Washington can foster solutions for Ethiopia
As America and the international community scramble to prevent a repetition of the famine that killed a million Ethiopians 25 years ago, the Obama administration must hasten an ongoing review of U.S. policy toward Ethiopia.
And as it responds to the Ethiopian government’s recent report that over 6 million lives are at risk if more food isn’t sent quickly, Congress should hold hearings and enact legislation to help Ethiopians create the conditions that are necessary to ensure that food aid is never needed again.
Ethiopia’s famine is the result of deliberate government policies that tie the majority of the population to landholdings that are barely able to provide sustenance in good times, as well as corruption and ineptitude.
Food shortages are the terrible face of deeper problems: a government that commits flagrant human rights abuses with impunity, steals elections and suppresses dissent. Although the threat of famine is horrible, it could be merely the tip of the iceberg if these underlying issues are not addressed. Frustration with rigged elections might bring the kind of violence that recently afflicted Kenya, and repression of minorities could lead to the kind of anarchy that has plagued Ethiopia’s neighbor, Somalia, for a generation.
The government of Prime Minister Meles Zenawi blames drought for the food crisis, but Martin Plaut, Africa analyst at the BBC, recently wrote that “large parts of the country have not been hit by drought” and the crisis “is in part the result of policies designed to keep farmers on the land, which belongs to the state and cannot be sold.” Plaut reported that as a result of the government’s policies, farms are “so small and the land so overworked that it could not provide for the families that work it even with normal rainfall.” He noted that keeping people impoverished in the countryside “is a way of preventing large-scale unemployment and the unrest that this might cause.”

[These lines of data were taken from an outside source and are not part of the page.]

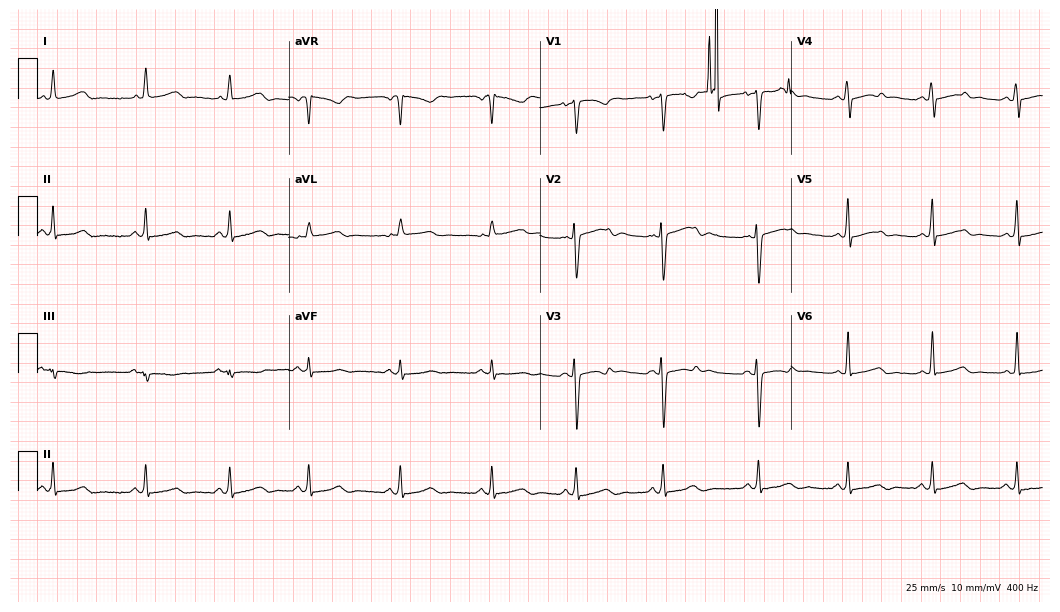
12-lead ECG (10.2-second recording at 400 Hz) from a female, 21 years old. Screened for six findings — first-degree AV block, right bundle branch block, left bundle branch block, sinus bradycardia, atrial fibrillation, sinus tachycardia — none is recorded. Findings outside these six are not listed.
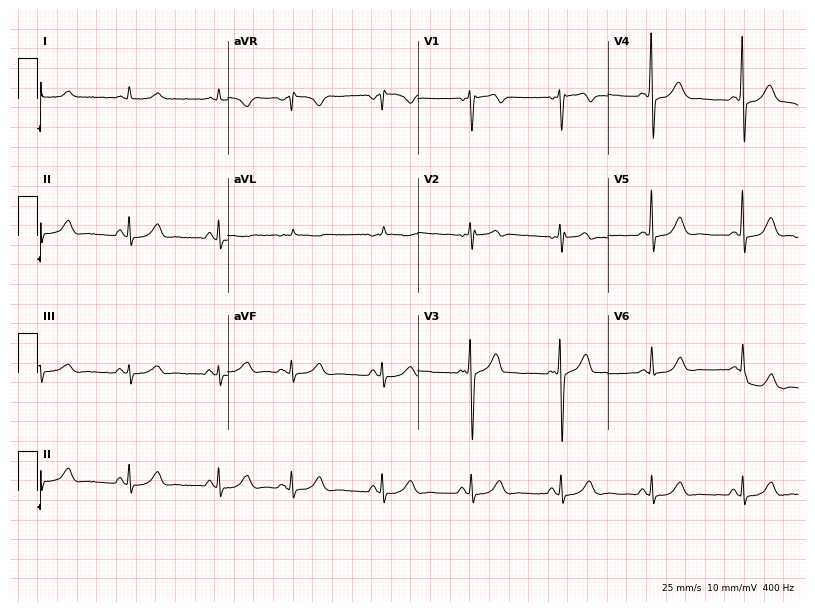
Electrocardiogram (7.8-second recording at 400 Hz), a 45-year-old man. Overall reading on record: normal ECG.
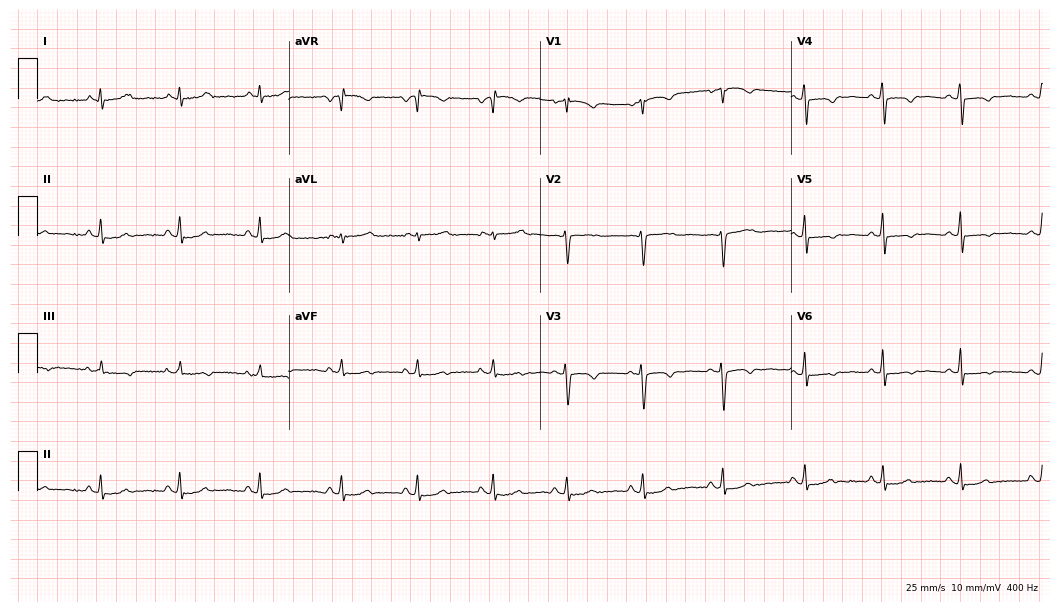
Standard 12-lead ECG recorded from a 45-year-old female patient. None of these six findings is recorded: first-degree AV block, right bundle branch block (RBBB), left bundle branch block (LBBB), sinus bradycardia, atrial fibrillation (AF), sinus tachycardia.

Meles Zenawi has found it difficult enough to keep control of the 17 percent of Ethiopians who live in cities. The U.S. State Department’s 2008 Human Rights report contains a chilling inventory of the Ethiopian government’s practices. The list of abuses is too long to repeat here. Highlights include: “limitations on citizens’ right to change their government in local and by-elections; unlawful killings, torture, beating, abuse, and mistreatment of detainees and opposition supporters by security forces, usually with impunity; poor prison conditions; arbitrary arrest and detention, particularly of suspected sympathizers or members of opposition or insurgent groups; police and judicial corruption; detention without charge and lengthy pretrial detention.”
The State Department also reported “societal discrimination against persons with disabilities and religious and ethnic minorities, and government interference in union activities, including harassment of union leaders,” as well as “restrictions on freedom of the press [and the] arrest, detention, and harassment of journalists.”
The Bush administration hailed Meles Zenawi as a partner in the war on terrorism. In fact, the terror he has inflicted on his own people threatens to turn a firm U.S. ally into a failed state and a haven for terrorists.
Despite the constant fear of violence and systematic government repression, Ethiopians have come together to form opposition political parties dedicated to a peaceful transition to democracy. They realize that Ethiopians must organize to save their country.
Ethiopians also know that in the absence of outside pressure, Meles Zenawi and his cronies will not change. It is essential that the international community, especially the United States, press the Ethiopian government to allow its people to exercise the most basic human and democratic rights.
With elections coming in seven months, the deadline for action is short.
By helping Ethiopians gain the kinds of democratic freedoms and human rights that Americans take for granted, the United States will ensure that humanitarian disasters become only a memory, and it will find a stable, strong partner in a troubled, strategically important corner of the globe.
Mekonen is chairman of the All Ethiopia Unity Party International Advisory Board, Foreign Relations.